Given information —
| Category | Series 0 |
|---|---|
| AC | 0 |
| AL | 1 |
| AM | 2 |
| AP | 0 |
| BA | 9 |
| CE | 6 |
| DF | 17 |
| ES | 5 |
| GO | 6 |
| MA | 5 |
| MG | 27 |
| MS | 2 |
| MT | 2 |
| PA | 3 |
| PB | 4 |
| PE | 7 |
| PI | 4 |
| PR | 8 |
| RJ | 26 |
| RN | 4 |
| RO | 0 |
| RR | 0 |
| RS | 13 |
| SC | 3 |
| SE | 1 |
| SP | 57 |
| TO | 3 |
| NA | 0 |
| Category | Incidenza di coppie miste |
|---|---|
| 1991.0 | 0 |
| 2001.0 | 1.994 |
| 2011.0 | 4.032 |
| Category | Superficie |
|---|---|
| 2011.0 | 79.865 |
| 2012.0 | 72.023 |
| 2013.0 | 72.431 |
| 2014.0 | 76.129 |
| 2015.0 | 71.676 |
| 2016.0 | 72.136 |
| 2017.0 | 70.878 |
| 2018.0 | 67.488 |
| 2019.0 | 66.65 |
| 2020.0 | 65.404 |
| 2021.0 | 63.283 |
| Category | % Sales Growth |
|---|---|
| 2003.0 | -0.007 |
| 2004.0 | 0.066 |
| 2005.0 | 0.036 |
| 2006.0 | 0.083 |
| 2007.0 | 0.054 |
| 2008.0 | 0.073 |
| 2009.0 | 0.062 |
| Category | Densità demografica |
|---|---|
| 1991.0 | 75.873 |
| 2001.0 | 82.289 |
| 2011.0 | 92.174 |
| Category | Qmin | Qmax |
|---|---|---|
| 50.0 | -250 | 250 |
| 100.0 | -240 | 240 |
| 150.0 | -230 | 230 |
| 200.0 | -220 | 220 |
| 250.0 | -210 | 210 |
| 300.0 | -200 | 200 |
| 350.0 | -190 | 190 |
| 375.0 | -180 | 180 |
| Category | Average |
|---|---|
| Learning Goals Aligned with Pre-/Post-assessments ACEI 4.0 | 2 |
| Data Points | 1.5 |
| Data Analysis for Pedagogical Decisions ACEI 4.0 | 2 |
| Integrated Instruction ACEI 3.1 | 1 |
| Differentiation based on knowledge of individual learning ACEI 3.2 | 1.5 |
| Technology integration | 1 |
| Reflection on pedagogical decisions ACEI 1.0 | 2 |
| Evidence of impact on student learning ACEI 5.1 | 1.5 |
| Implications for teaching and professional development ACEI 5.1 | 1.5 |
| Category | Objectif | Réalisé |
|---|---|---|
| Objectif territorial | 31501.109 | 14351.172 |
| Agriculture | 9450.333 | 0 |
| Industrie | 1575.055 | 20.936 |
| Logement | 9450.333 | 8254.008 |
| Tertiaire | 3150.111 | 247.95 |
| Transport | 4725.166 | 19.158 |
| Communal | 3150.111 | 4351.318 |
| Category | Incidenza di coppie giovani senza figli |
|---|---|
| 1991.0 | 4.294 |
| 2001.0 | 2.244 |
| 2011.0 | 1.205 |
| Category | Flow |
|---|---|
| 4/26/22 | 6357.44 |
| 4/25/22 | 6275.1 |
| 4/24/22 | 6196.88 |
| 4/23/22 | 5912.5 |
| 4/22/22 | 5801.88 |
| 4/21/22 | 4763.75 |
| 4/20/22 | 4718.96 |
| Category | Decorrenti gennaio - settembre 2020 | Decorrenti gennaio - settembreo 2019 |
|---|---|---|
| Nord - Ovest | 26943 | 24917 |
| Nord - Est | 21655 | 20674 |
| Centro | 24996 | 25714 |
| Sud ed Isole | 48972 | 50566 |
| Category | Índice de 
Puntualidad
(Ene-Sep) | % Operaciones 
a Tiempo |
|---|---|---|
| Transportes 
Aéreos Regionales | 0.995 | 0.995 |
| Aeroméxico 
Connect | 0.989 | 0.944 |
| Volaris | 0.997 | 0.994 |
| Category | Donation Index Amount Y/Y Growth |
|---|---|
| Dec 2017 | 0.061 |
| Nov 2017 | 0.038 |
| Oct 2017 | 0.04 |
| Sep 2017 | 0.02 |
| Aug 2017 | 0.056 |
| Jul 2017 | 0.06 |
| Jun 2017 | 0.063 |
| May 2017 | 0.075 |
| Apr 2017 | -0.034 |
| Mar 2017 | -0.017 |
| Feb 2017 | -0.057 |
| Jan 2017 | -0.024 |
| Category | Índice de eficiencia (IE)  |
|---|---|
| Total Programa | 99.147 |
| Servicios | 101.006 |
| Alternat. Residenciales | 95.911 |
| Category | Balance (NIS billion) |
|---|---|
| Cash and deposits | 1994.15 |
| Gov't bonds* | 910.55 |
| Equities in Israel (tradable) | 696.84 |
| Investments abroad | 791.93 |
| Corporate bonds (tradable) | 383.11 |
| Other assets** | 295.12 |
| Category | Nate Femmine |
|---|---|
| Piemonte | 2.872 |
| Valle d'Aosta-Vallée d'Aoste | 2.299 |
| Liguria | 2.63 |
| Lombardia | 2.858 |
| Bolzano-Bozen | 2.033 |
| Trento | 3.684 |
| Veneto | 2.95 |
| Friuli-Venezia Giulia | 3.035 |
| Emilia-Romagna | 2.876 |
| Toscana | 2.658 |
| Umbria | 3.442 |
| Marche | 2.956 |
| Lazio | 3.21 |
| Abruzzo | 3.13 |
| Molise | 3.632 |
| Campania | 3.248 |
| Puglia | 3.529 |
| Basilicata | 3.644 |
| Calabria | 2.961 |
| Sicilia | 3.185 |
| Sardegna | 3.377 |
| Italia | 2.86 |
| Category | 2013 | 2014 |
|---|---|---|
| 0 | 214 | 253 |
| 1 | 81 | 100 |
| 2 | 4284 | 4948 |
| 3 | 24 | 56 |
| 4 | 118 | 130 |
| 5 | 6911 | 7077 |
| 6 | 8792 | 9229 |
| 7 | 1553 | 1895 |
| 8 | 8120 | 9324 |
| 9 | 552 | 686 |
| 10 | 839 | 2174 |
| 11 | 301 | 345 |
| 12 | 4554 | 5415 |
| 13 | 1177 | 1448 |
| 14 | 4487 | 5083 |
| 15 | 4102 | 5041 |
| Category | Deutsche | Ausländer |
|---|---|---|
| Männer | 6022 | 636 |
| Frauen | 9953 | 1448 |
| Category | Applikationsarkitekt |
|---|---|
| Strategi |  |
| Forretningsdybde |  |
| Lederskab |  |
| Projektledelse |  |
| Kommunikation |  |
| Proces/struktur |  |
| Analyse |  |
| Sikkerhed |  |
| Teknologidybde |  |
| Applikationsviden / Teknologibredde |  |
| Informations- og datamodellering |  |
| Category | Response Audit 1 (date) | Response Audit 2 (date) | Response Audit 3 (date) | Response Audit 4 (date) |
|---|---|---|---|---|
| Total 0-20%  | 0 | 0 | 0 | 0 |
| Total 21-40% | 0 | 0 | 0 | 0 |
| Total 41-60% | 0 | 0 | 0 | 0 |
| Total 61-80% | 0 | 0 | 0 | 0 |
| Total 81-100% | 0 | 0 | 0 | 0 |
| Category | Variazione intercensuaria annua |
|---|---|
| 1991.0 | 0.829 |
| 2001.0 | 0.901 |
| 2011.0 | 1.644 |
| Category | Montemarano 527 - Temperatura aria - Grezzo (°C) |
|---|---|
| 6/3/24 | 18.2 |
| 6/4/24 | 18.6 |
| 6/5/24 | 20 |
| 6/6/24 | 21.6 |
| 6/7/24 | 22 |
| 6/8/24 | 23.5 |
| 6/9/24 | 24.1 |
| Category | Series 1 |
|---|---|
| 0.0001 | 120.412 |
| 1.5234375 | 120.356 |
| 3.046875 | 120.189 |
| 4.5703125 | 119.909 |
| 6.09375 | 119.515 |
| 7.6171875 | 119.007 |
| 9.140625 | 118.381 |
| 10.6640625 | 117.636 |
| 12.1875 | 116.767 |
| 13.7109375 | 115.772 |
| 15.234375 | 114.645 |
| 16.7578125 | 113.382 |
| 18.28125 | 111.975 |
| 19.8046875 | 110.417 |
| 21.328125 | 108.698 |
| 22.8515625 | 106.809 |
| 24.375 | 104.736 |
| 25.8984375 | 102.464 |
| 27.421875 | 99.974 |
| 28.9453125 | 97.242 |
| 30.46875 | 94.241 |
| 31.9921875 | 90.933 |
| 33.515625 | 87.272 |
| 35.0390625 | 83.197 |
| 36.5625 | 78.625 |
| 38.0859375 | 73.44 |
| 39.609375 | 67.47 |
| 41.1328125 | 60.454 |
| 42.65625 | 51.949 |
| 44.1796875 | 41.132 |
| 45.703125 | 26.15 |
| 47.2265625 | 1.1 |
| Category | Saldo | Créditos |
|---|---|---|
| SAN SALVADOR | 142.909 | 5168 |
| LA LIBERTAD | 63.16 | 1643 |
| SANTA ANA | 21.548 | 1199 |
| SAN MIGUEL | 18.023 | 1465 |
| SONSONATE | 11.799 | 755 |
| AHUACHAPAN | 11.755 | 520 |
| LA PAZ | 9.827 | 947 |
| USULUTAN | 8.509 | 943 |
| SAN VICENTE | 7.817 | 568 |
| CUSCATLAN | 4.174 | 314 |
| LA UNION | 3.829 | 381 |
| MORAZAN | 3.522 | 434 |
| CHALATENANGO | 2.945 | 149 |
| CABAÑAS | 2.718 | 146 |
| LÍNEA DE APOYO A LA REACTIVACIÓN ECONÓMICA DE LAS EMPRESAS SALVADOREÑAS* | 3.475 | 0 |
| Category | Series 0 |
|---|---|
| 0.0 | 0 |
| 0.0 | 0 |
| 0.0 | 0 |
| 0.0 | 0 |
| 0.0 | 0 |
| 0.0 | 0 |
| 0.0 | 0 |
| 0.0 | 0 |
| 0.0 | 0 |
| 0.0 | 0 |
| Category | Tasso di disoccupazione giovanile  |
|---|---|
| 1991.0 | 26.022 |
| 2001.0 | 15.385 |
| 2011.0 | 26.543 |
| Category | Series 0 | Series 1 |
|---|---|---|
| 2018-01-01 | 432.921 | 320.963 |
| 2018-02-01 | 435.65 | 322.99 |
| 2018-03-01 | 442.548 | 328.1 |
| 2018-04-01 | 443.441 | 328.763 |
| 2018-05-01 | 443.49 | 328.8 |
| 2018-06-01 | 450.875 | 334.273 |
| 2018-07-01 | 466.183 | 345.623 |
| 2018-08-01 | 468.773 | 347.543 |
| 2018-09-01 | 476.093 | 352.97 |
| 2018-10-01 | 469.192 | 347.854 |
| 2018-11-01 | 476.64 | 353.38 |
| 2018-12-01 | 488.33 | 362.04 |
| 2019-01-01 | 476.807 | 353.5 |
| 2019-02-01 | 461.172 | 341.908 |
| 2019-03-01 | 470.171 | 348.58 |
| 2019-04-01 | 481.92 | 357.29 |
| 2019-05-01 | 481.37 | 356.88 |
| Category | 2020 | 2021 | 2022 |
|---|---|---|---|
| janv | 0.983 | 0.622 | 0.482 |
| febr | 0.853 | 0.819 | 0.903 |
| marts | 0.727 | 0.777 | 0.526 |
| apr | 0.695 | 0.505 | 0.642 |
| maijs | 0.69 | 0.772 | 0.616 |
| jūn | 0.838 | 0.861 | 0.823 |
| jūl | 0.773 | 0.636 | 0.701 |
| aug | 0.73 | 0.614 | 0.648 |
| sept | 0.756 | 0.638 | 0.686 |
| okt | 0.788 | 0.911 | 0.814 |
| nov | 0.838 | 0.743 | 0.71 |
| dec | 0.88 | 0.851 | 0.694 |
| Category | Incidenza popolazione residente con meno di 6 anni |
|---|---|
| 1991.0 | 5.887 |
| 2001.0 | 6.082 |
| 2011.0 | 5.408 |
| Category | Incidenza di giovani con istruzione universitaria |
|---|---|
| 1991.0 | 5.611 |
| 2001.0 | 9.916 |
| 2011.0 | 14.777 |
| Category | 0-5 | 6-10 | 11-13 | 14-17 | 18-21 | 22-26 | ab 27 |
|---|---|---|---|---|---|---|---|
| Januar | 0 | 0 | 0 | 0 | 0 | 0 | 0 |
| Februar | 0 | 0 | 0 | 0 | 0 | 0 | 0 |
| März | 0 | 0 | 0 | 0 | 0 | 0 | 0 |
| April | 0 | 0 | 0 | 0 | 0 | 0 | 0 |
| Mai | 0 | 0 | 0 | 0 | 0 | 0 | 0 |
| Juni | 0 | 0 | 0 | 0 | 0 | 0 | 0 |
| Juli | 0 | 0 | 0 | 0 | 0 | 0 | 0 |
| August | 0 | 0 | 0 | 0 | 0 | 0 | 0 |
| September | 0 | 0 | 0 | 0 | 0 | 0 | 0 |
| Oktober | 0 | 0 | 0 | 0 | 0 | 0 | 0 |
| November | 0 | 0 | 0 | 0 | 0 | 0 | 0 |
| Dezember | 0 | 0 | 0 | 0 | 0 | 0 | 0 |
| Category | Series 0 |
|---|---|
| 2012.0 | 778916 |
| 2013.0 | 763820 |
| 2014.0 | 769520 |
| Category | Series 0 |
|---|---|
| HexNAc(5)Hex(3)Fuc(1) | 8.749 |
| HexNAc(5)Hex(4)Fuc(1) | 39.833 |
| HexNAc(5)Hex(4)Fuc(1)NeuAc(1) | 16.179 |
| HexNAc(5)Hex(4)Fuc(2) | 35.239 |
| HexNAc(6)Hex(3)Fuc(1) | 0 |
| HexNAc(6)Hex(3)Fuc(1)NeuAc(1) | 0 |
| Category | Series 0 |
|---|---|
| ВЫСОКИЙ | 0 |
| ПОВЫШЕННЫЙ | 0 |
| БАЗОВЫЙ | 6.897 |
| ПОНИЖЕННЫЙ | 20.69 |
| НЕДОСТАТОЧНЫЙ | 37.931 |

Requirement — Reproduce verbatim the lines above, from the line with "26943 | 24917 |" through the line with "2017 | 0.038 |".

Task result —
| Nord - Ovest | 26943 | 24917 |
| Nord - Est | 21655 | 20674 |
| Centro | 24996 | 25714 |
| Sud ed Isole | 48972 | 50566 |
| Category | Índice de 
Puntualidad
(Ene-Sep) | % Operaciones 
a Tiempo |
|---|---|---|
| Transportes 
Aéreos Regionales | 0.995 | 0.995 |
| Aeroméxico 
Connect | 0.989 | 0.944 |
| Volaris | 0.997 | 0.994 |
| Category | Donation Index Amount Y/Y Growth |
|---|---|
| Dec 2017 | 0.061 |
| Nov 2017 | 0.038 |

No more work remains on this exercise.